The approach of W18-G19 gives little importance to all these questions and the decision on how many landmarks/semilandmarks are needed is based on a single main criterion: the largest number of points represents absolute accuracy, from which it follows that everything getting closer to this target is better. However, besides the problematic tautology, why one is measuring something is a question that cannot be ignored and it is in fact the first step to decide what to measure (Oxnard and O’Higgins 2009). Would I be wise to decide what the best car is by exclusively focusing on speed? Then, any car whose speed is closer to the fastest is better. Unfortunately, I may not be a racing driver and many other aspects of a car could be more interesting for the use I intend to do: for instance, space, because I may have a large family; a smaller carbon footprint, because I am concerned about the environment; and robustness and flexibility, because I often drive on slippery roads full of potholes (yes, I live in Italy!). Thus, the fastest car may not be the best by definition.
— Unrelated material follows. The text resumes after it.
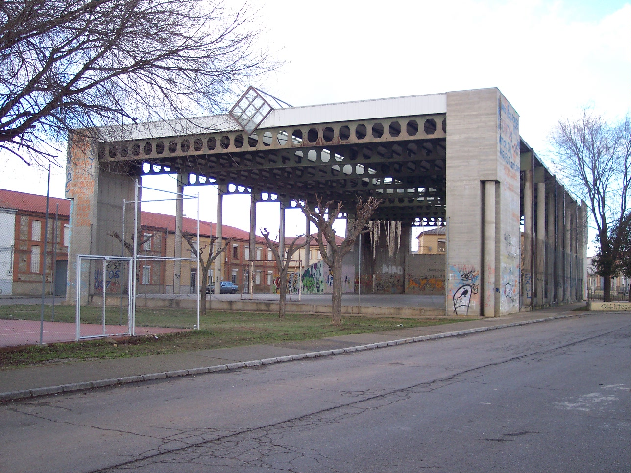 Pabellón deportivo de San Justo de la Vega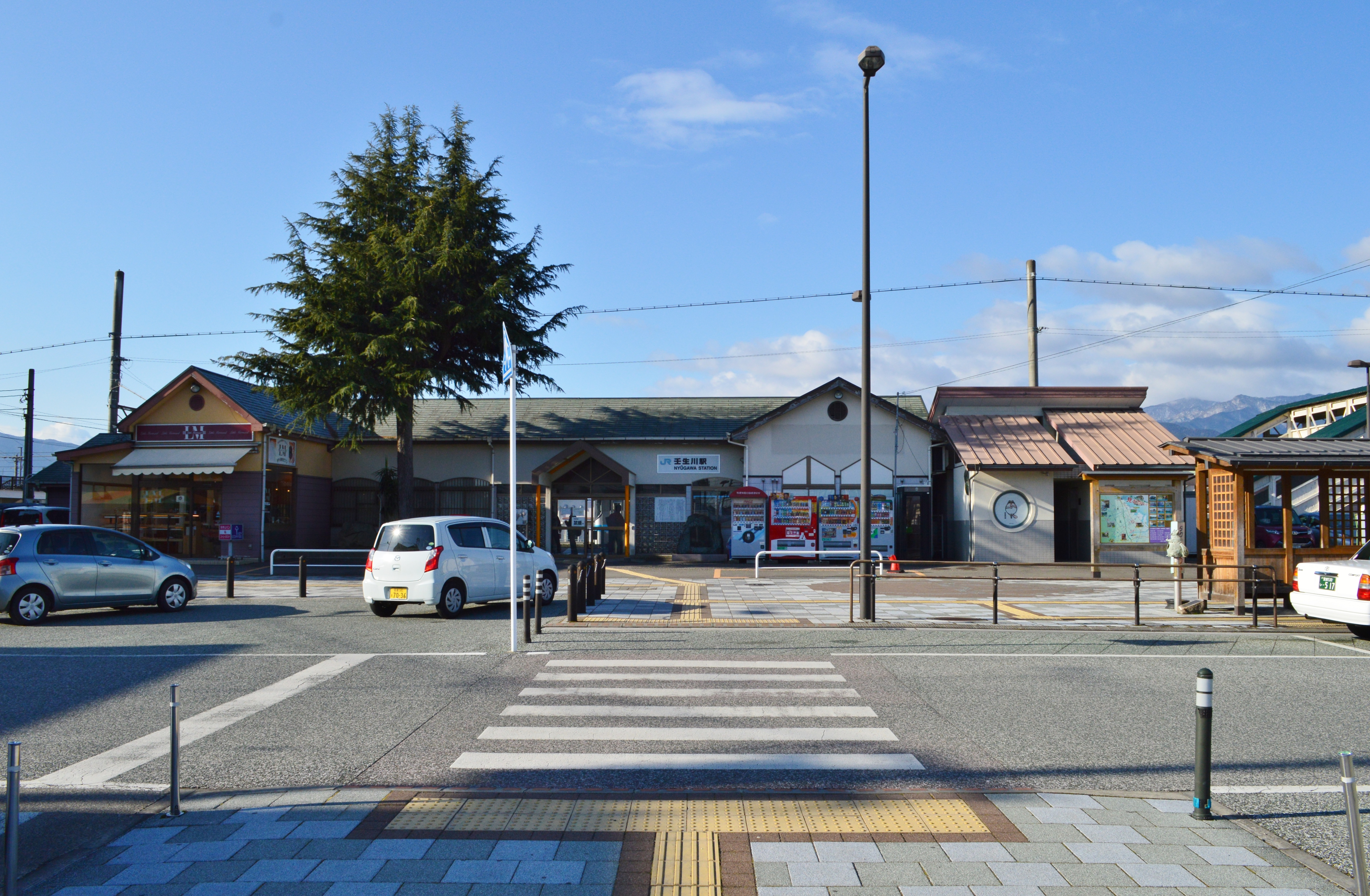 壬生川駅 駅舎

With car speed, however, at least there is an objective quantity to measure and the problem is whether this estimator of performance works well regardless of why I need a car. In contrast, with “high-density” landmarking, whether one configuration is more appropriate in relation to my aim is only part of the problem, and this is discussed at greater length in the section on ‘why measure’. The other, and probably even clearer, issue is the one I have already presented: even if my study question does require the capturing of as many details as possible of a structure, because we do not know if semilandmarks are really located on equivalent features across all specimens and taxa (Klingenberg 2008; Oxnard and O’Higgins 2009), “high-density” cannot be assumed a priori to be the most accurate representation of morphology.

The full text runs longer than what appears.